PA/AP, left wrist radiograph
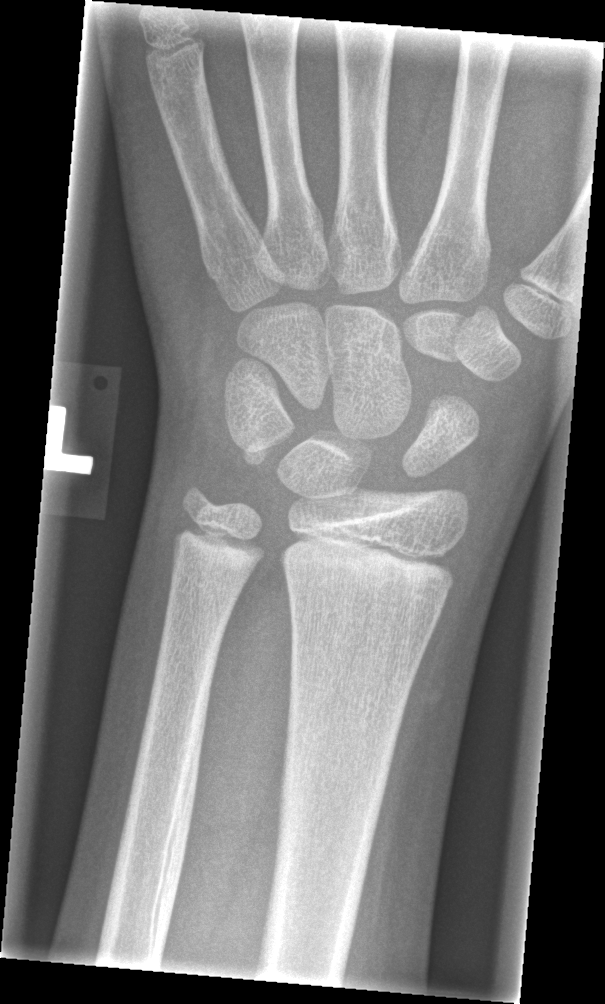
Findings: No Fx annotated.
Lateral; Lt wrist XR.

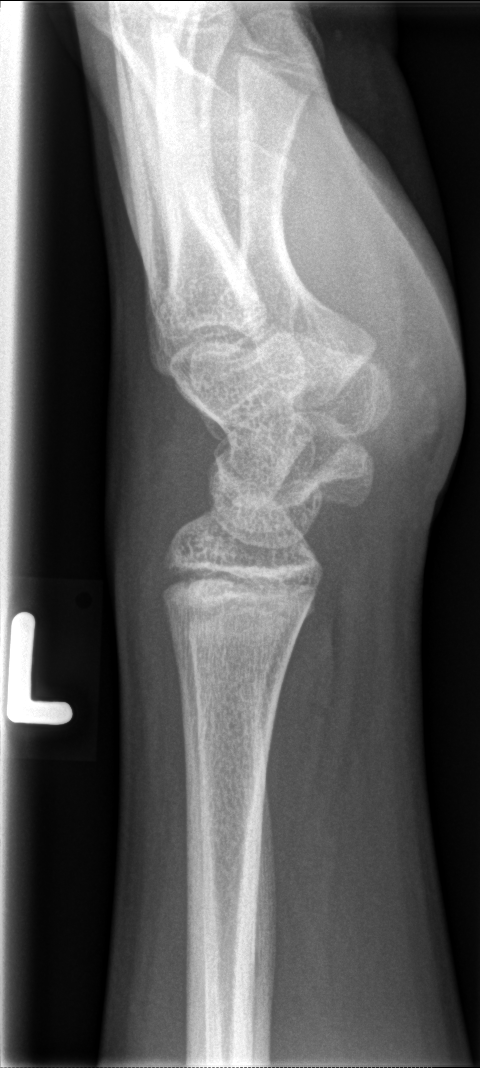

FINDINGS — No fracture labeled.
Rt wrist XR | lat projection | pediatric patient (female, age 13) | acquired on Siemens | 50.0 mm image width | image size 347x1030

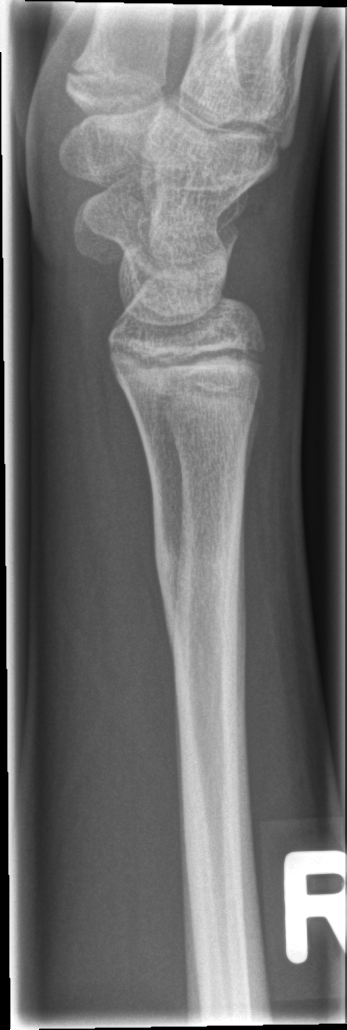
FINDINGS: (bounding boxes in image-pixel xyxy) One fracture at (left=150, top=537, right=245, bottom=666).

━━━━

Assignment:
Check every line of the entries above, and copy those that carry the string "fracture".

Finished task:
FINDINGS — No fracture labeled.
FINDINGS: (bounding boxes in image-pixel xyxy) One fracture at (left=150, top=537, right=245, bottom=666).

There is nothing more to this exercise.